## Your goal
The lines below, from the one holding "Графік ефективності за Парето" through the one holding "Stauwehr am Örtzekanal", are to be restated word for word, with all images left out.

## Data for analysis
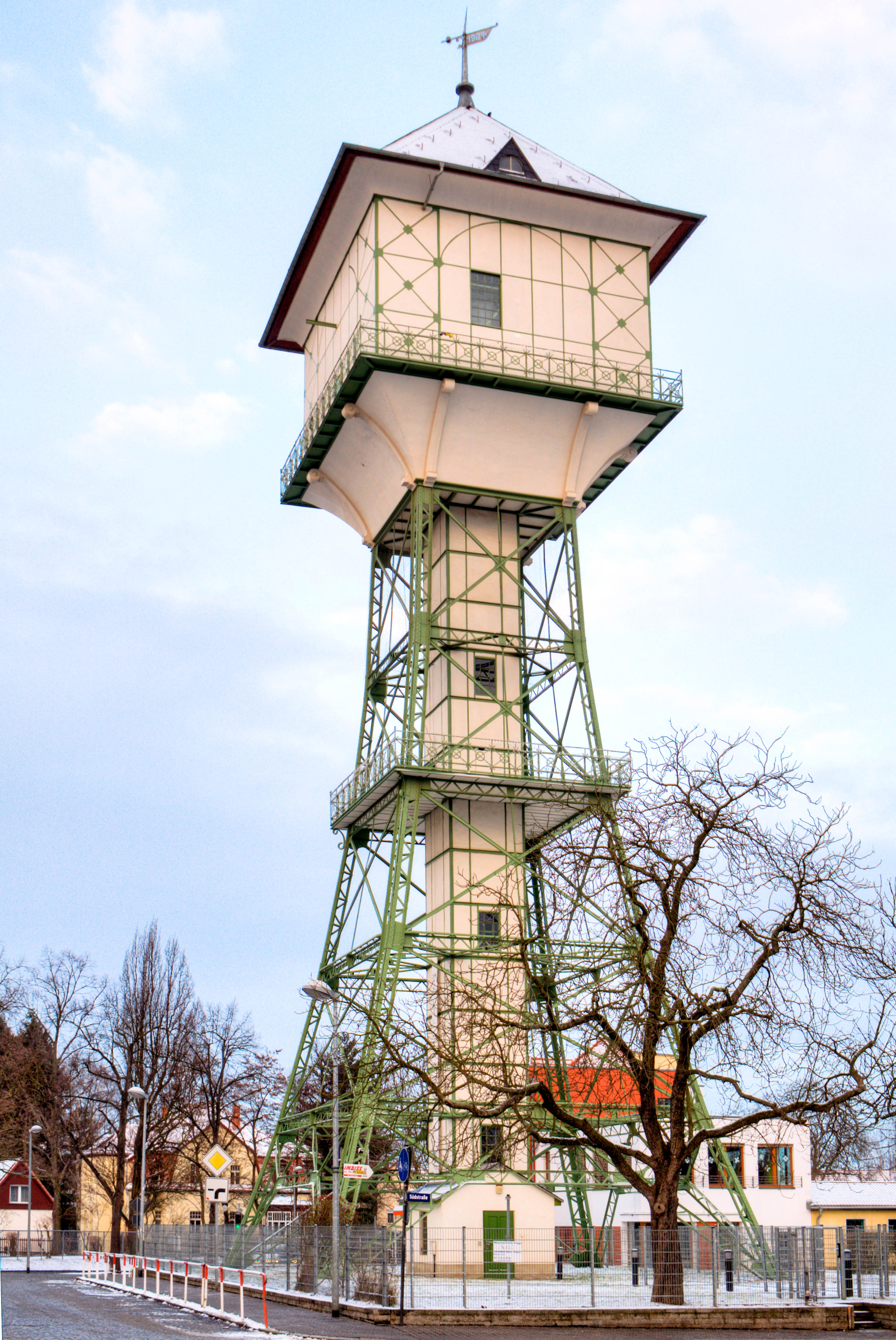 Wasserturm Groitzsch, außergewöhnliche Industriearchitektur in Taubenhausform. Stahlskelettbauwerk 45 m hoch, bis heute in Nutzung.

* * *

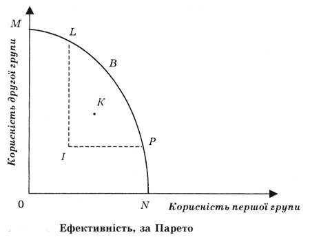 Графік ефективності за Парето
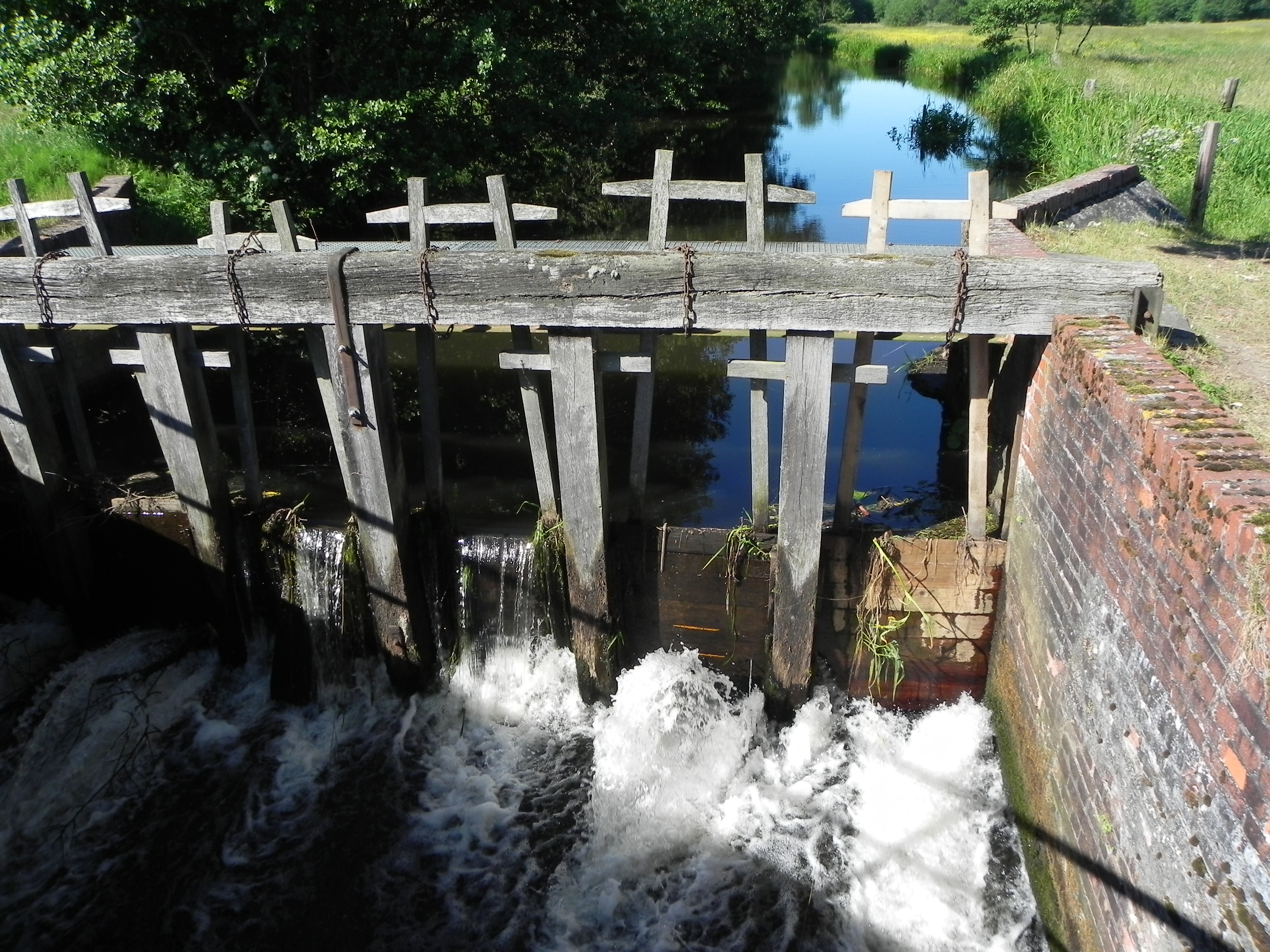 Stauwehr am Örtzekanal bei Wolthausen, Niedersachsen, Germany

==

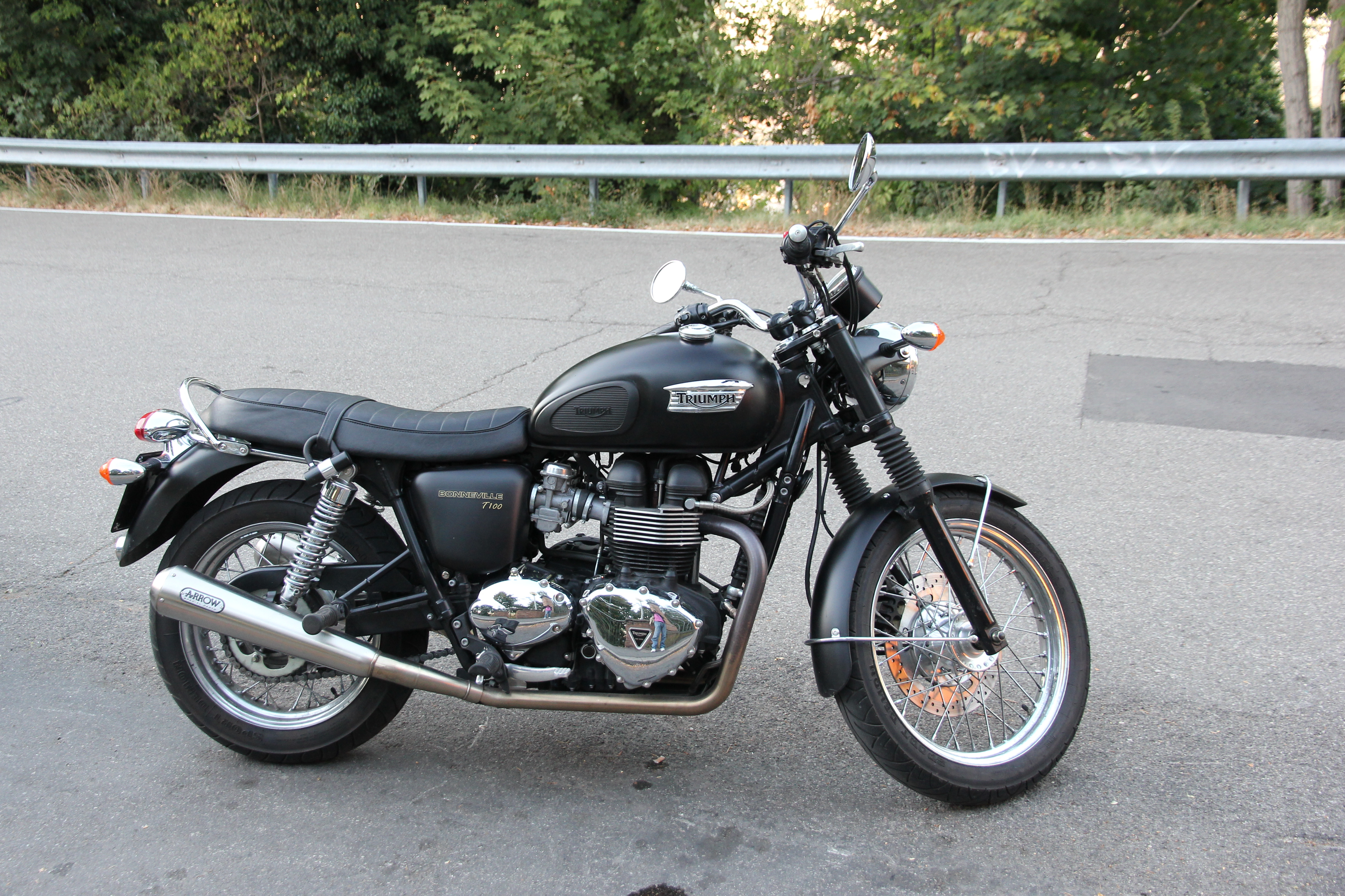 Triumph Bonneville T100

## Solution below
 Графік ефективності за Парето
 Stauwehr am Örtzekanal bei Wolthausen, Niedersachsen, Germany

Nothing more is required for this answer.